◆ YOUR OBJECTIVE ◆
Using the listing below, copy exactly the lines from the one containing "3722904004.44 | 393605445.98 |" to the one containing "10704962.45 | 13094694.01 |", both lines included, and no others.

====

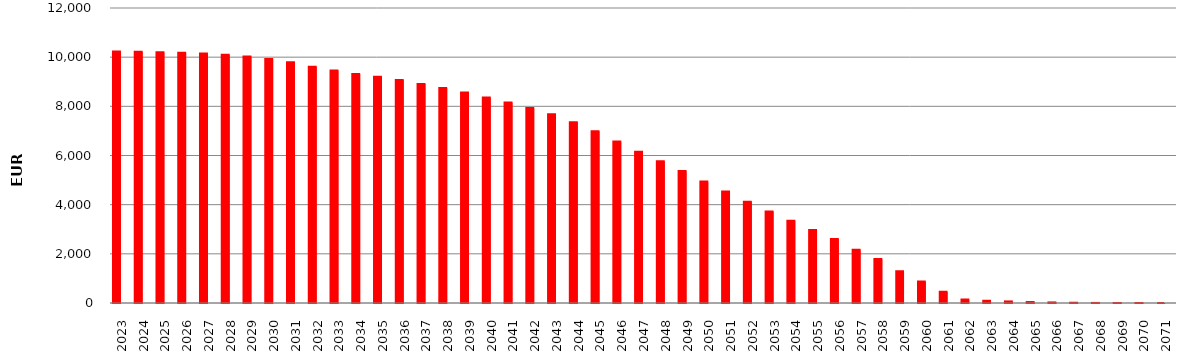
| Category | 10236992092 | SumOfMont Cred Ced act |
|---|---|---|
| 2023.0 | 10232990879.48 | 4001212.08 |
| 2024.0 | 10221751956.92 | 11238922.56 |
| 2025.0 | 10204857263.22 | 16894693.7 |
| 2026.0 | 10181285528.13 | 23571735.09 |
| 2027.0 | 10146549686.97 | 34735841.16 |
| 2028.0 | 10099939663.19 | 46610023.78 |
| 2029.0 | 10024107949.13 | 75831714.06 |
| 2030.0 | 9921364789.26 | 102743159.87 |
| 2031.0 | 9788442174.22 | 132922615.04 |
| 2032.0 | 9607638798.17 | 180803376.05 |
| 2033.0 | 9459087089.59 | 148551708.58 |
| 2034.0 | 9319263486.98 | 139823602.61 |
| 2035.0 | 9199998193.5 | 119265293.48 |
| 2036.0 | 9070469160.23 | 129529033.27 |
| 2037.0 | 8912528017.44 | 157941142.79 |
| 2038.0 | 8747611960.13 | 164916057.31 |
| 2039.0 | 8565249261.57 | 182362698.56 |
| 2040.0 | 8359847328.91 | 205401932.66 |
| 2041.0 | 8158012351.77 | 201834977.14 |
| 2042.0 | 7935542774.62 | 222469577.15 |
| 2043.0 | 7680917912.73 | 254624861.89 |
| 2044.0 | 7348496894.07 | 332421018.66 |
| 2045.0 | 6991478789.31 | 357018104.76 |
| 2046.0 | 6572236730.91 | 419242058.4 |
| 2047.0 | 6154990404.7 | 417246326.21 |
| 2048.0 | 5762534022.8 | 392456381.9 |
| 2049.0 | 5370203019.58 | 392331003.22 |
| 2050.0 | 4946989504.89 | 423213514.69 |
| 2051.0 | 4539590601.26 | 407398903.63 |
| 2052.0 | 4116509450.42 | 423081150.84 |
| 2053.0 | 3722904004.44 | 393605445.98 |
| 2054.0 | 3345580789.58 | 377323214.86 |
| 2055.0 | 2970818603.49 | 374762186.09 |
| 2056.0 | 2602169733.5 | 368648869.99 |
| 2057.0 | 2166774850.88 | 435394882.62 |
| 2058.0 | 1784915510.56 | 381859340.32 |
| 2059.0 | 1289882858.61 | 495032651.95 |
| 2060.0 | 874327400.87 | 415555457.74 |
| 2061.0 | 456073490.21 | 418253910.66 |
| 2062.0 | 138223340.24 | 317850149.97 |
| 2063.0 | 92937044.37 | 45286295.87 |
| 2064.0 | 63562796.51 | 29374247.86 |
| 2065.0 | 39110925.61 | 24451870.9 |
| 2066.0 | 23799656.46 | 15311269.15 |
| 2067.0 | 10704962.45 | 13094694.01 |
| 2068.0 | 2277840.33 | 8427122.12 |
| 2069.0 | 641982.34 | 1635857.99 |
| 2070.0 | 139440.68 | 502541.66 |
| 2071.0 | 0 | 139440.68 |

====

◆ ANSWER SPACE ◆
| 2053.0 | 3722904004.44 | 393605445.98 |
| 2054.0 | 3345580789.58 | 377323214.86 |
| 2055.0 | 2970818603.49 | 374762186.09 |
| 2056.0 | 2602169733.5 | 368648869.99 |
| 2057.0 | 2166774850.88 | 435394882.62 |
| 2058.0 | 1784915510.56 | 381859340.32 |
| 2059.0 | 1289882858.61 | 495032651.95 |
| 2060.0 | 874327400.87 | 415555457.74 |
| 2061.0 | 456073490.21 | 418253910.66 |
| 2062.0 | 138223340.24 | 317850149.97 |
| 2063.0 | 92937044.37 | 45286295.87 |
| 2064.0 | 63562796.51 | 29374247.86 |
| 2065.0 | 39110925.61 | 24451870.9 |
| 2066.0 | 23799656.46 | 15311269.15 |
| 2067.0 | 10704962.45 | 13094694.01 |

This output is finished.